There are all kinds of ways to add interactivity to a murder mystery: this group of skilled static fiction authors seems to have chosen to build a maze of possible “solutions” and then flow along with the one the player chooses (or stumbles haplessly upon), setting the murder in on a spaceship in a hallucination-inducing hyperspace in aid of that. I haven’t chased down all 11 endings to see if some are more “canonical” than others, but at first glance it doesn’t seem so.

So. After you get through the vibe-setting, hand-wringing, can-I-even-trust-anything intro, you get a 30 minute real-world timer (which you can turn off) and you click through to the various areas of the ship to see who (and what) is there to talk to or investigate.
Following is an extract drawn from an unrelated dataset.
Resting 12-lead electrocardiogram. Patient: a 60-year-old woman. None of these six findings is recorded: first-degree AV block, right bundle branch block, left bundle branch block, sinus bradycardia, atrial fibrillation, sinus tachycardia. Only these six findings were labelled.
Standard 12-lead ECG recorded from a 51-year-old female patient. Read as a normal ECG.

People move around the ship semi-randomly, different options appear after you’ve seen or said different other things: it’s all very disorienting and maze-like.

And the writing supports this, and the timer adds tension (though the first two time I was worried about the timer and rushing through and stopped in under 10 minutes: I read fairly fast but I still suspect it’s reasonably generous. And again, you can turn it off).

It feels like a game you could savor once, taking your time, soaking it in, maybe taking notes, maybe just enjoying the vibes, get an interesting story and call that canonical. Or you could play repeatedly and try to figure out when and where things appear, which leads to what, untangling all the paths through the maze. Or you could thread through the slight maze of “where the heck are the tutorial/hint menus again?” and let them tell you how to find all the pieces. Lots of options.

May not be everyone’s cup of tea – I’m not sure yet what I’m going to end up thinking of it. But the writing and the vibes and the shape of the thing are kinda fascinating. Well worth checking out.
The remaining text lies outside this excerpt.